Colorado Parks and Wildlife promotes sober boating ahead of Operation Dry Water and the holiday weekend

DENVER – Boaters heading out onto the water this weekend will see additional Colorado Parks and Wildlife officers enforcing boating under the influence (BUI) laws as part of the national Operation Dry Water campaign. This enforcement operation is timed closely to the July 4th holiday each year to educate boaters on the dangers of boating under the influence and reduce the number of accidents on waterways. Dangers include:

  • Alcohol impairs judgment, balance, vision and reaction time on the water, which can increase fatigue and the dangers of cold-water immersion.
  • Sun, wind, noise, vibration and motion are added factors in a boating environment; all of these intensify the effects of alcohol, drugs, and some medications.
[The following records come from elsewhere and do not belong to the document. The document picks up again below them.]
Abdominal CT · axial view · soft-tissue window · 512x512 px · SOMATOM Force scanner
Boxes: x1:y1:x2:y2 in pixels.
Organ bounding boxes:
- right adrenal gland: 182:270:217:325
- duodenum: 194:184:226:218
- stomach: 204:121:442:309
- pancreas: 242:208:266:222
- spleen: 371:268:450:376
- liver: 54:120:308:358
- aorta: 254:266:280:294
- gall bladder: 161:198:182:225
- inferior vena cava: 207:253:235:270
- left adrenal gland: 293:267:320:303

A general rule to remember is that one drink on land is equivalent to three drinks on the water.
  • Alcohol can be dangerous for passengers, too. Intoxication on board can cause injuries from slips, falls overboard and other dangerous accidents.

“Boating is a favorite pastime of Coloradans and visitors alike, but we want to make sure that everyone is enjoying their time on the water responsibly,” said Grant Brown, boating safety program manager with Colorado Parks and Wildlife. “Alcohol use is one of the leading contributing factors in recreational boating deaths in the country. We encourage boaters to boat smart, boat safe and boat sober.”

Penalties for boating under the influence include receiving fines, having your boat impounded, potential jail time and the loss of boating privileges. Boaters with a blood alcohol content (BAC) level above the .08 state limit should expect to be arrested for BUI. In Colorado, Operation Dry Water operations will include increased patrols and checkpoints. 

In Colorado, boaters must also take into account the risks that unpredictable weather can present while recreating on the water. Dangerous weather conditions include strong wind gusts that can knock a paddleboarder or kayaker into the water, and cold water temperatures that exist year-round.

CPW advises the following boating safety tips before heading out onto the water:

  • Wear your life jacket
  • Check your boat and all required boating safety gear.
  • Avoid boating alone and tell someone where you are going and when you will return.
  • Stand-up paddleboards are considered vessels in Colorado and require a life jacket on board at all times. 
  • Protect your self from the dangers of cold water shock. Regardless of your age or experience level, cold water can quickly create a drowning emergency.